Go through the following data and transcribe exactly the stretch of lines from the one holding "organism: Gemmata obscuriglobus" to the one holding "sample: Pharynx", both included.

Records contained in a dataset:
********************
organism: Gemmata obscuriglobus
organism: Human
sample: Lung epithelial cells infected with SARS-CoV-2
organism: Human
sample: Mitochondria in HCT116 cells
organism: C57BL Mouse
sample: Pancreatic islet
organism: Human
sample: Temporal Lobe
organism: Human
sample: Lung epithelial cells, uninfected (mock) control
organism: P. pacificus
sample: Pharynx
********************
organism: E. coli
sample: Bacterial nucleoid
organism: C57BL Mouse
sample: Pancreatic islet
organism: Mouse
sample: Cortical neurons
********************
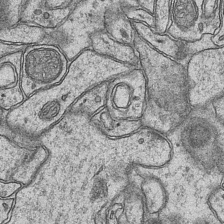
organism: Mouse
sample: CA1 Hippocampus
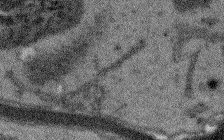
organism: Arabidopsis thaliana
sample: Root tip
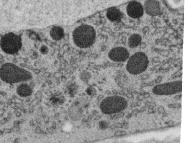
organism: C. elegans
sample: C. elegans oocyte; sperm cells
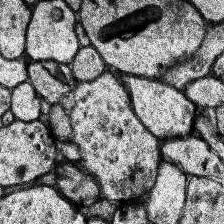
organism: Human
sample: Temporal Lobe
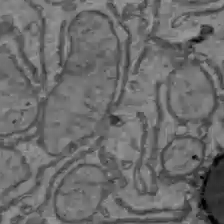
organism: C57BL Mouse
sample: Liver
********************
● ANSWER BOX
organism: Gemmata obscuriglobus
organism: Human
sample: Lung epithelial cells infected with SARS-CoV-2
organism: Human
sample: Mitochondria in HCT116 cells
organism: C57BL Mouse
sample: Pancreatic islet
organism: Human
sample: Temporal Lobe
organism: Human
sample: Lung epithelial cells, uninfected (mock) control
organism: P. pacificus
sample: Pharynx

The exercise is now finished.